Anyway, I would expect that the CRM and Medical systems would have very 
different usage characteristics and load patterns. The real answer is to 
test and find out. Luckily Squeak has an Http client whose guts you can 
script.

--David

> Chris,
>
> That's a very interesting perspective. The thought crossed my mind,  
> but then I thought of another "issue" which is what prompted me to  
> ask the question to the list.
>
> Originally I thought I could simply just run an image for each of  
> these specialized applications.

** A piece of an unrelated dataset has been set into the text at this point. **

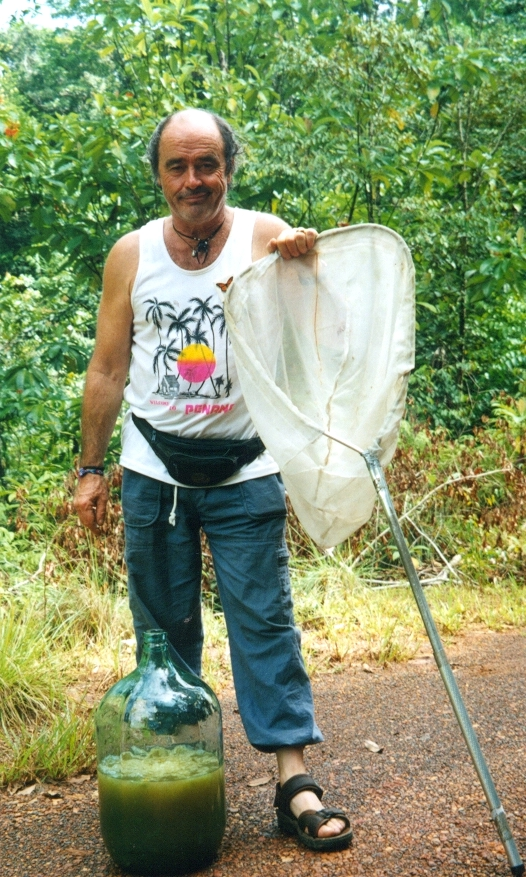 Georges Brossard au Venezuela (Las Claritas), pour le tournage de la série Insectia, 1998. Georges Brossard, né en 1940 à La Prairie au Québec (Canada),fils de Georges-Henri Brossard, fondateur de la ville de Brossard , est un entomologiste et fondateur de l'Insectarium de Montréal.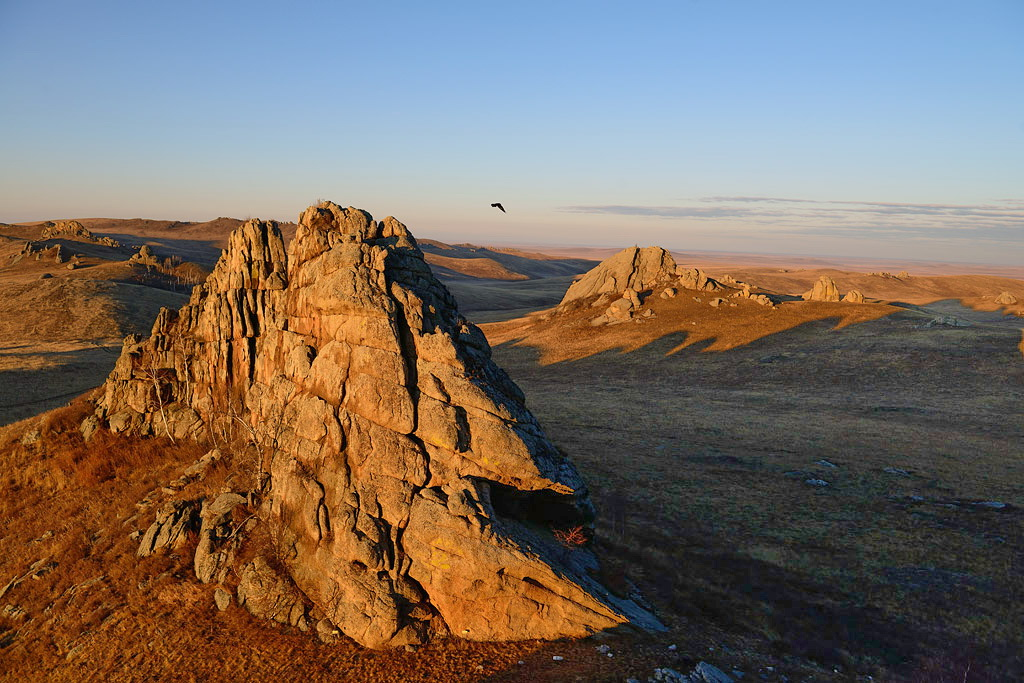 Даурский заповедник. Участок Одон-Челон

For example, one could be a Customer  
> Relationship Management system, while the other is a Medical Billing  
> system. Both systems have different views of what a Customer is and  
> it would make sense to run them in separate images.
>
> However, given my limited resources for hardware (mainly), I wasn't  
> sure if I could, efficiently, run two Squeak images, each with  
> Seaside listening on different ports and both front-ended by Apache  
> on a single machine. I wasn't sure how two images could run on the  
> same machine in terms of performance, processes, memory, etc.  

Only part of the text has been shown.